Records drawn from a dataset
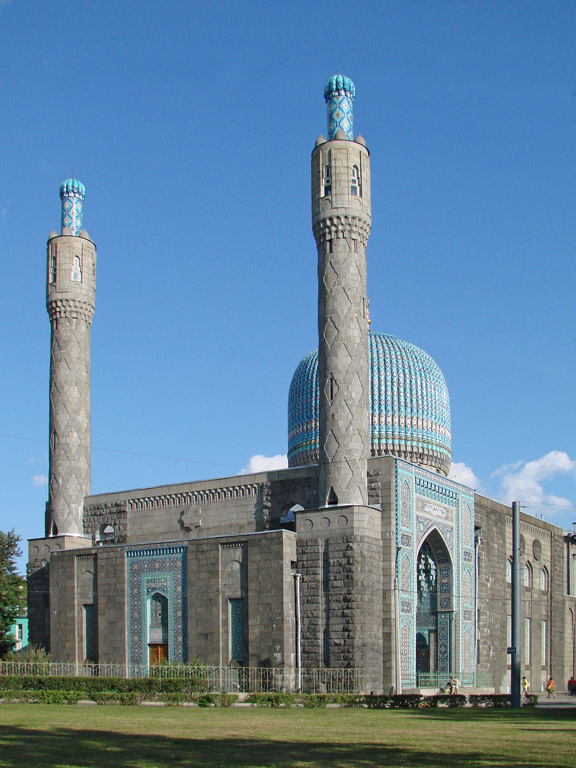 La mosquée de Saint-Pétersbourg Cette mosquée a été construite à Saint-Pétersbourg entre 1910 et 1914 sur le modèle du Gour Emir. Ce bâtiment, tout a fait étonnant dans le contexte urbain de Saint-Pétersbourg, intègre des éléments d'architecture et des décors islamiques traditionnels et des éléments art nouveau. Les architectes sont Vassiliev et Kretchinski. voir le site
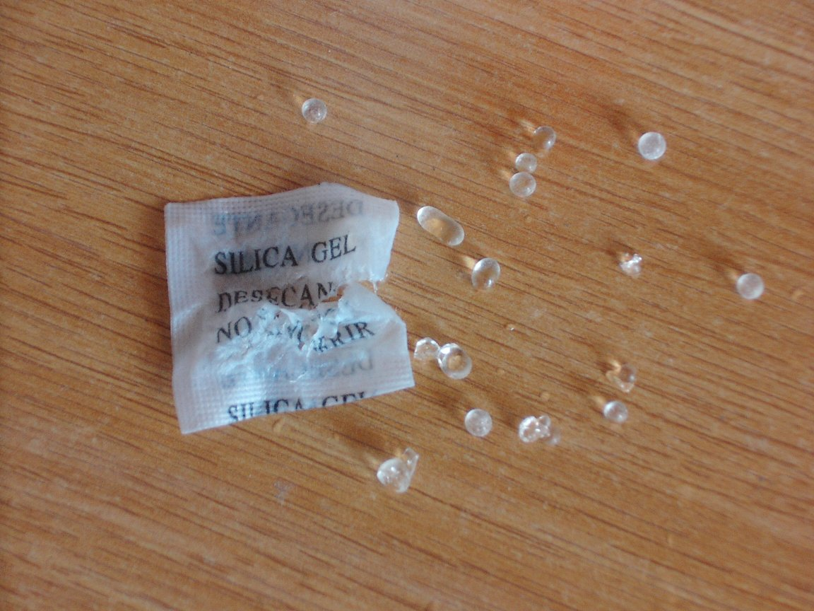 Una bolsa desecante con las bolitas de gel de sílice que llevaba dentro. Hay algo de agua por la mesa. Autor: Daniel Clemente Dominio público
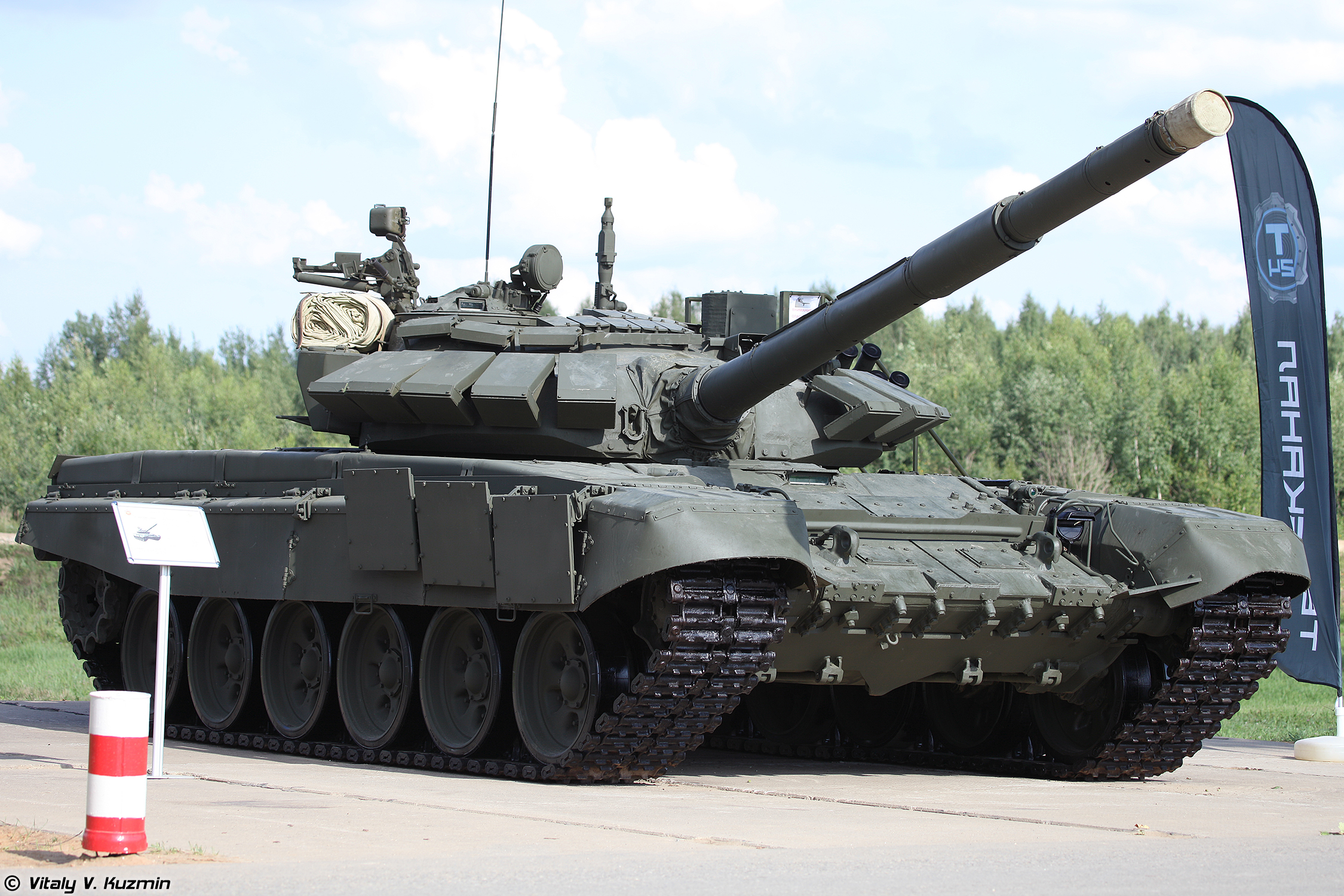 Т-72Б3 (T-72B3)
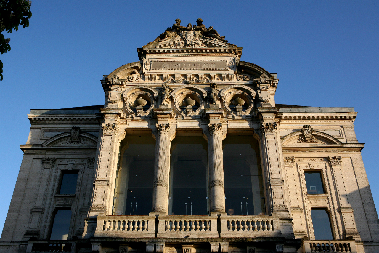 "Castigat ridendo mores"
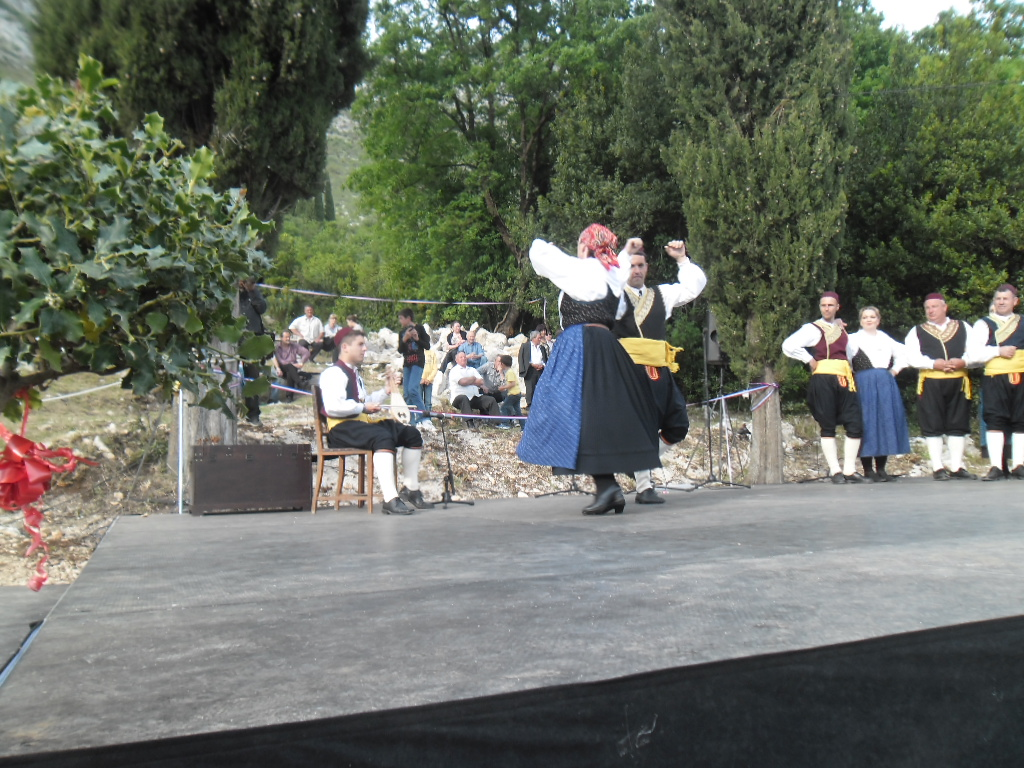 KUD Ponikovska poskočica (Ponikve, općina Ston) svira lijericu, kulturno-umjetnička etno manifestacija Proljeće u Primorju, selo Ljubač, 11. svibnja 2014.

> Work item:
I would like an exact copy of the lines from the one holding "Una bolsa desecante" through the last line of the entries above, with the pictures left out.

> Exercise output:
 Una bolsa desecante con las bolitas de gel de sílice que llevaba dentro. Hay algo de agua por la mesa. Autor: Daniel Clemente Dominio público
 Т-72Б3 (T-72B3)
 "Castigat ridendo mores"
 KUD Ponikovska poskočica (Ponikve, općina Ston) svira lijericu, kulturno-umjetnička etno manifestacija Proljeće u Primorju, selo Ljubač, 11. svibnja 2014.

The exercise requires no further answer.